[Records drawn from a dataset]
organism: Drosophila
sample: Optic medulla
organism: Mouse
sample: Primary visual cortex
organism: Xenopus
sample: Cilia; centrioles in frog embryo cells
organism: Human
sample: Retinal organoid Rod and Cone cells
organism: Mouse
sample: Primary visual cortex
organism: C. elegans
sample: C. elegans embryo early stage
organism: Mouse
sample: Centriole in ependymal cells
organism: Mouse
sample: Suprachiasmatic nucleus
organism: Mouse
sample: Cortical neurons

...

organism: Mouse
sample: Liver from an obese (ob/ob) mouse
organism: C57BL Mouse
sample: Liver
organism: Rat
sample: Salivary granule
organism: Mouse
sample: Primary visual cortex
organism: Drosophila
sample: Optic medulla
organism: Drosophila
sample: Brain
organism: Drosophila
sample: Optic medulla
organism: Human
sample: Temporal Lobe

...

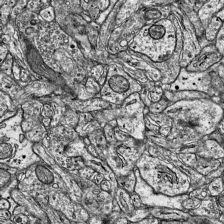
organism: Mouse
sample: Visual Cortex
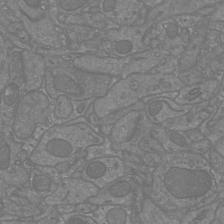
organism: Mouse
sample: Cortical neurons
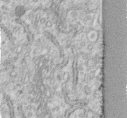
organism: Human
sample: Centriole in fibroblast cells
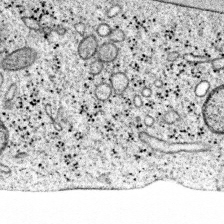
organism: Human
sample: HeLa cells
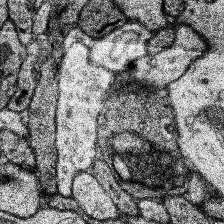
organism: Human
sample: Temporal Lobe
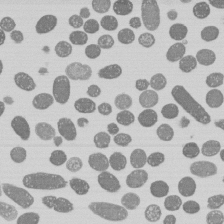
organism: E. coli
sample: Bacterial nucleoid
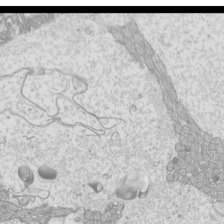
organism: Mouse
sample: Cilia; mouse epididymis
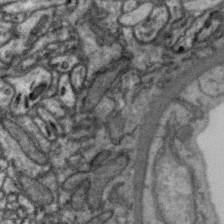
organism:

** TASK DIRECTIONS **
Report each line above that includes the string "cells".

** RESPONSE **
sample: Cilia; centrioles in frog embryo cells
sample: Retinal organoid Rod and Cone cells
sample: Centriole in ependymal cells
sample: Centriole in fibroblast cells
sample: HeLa cells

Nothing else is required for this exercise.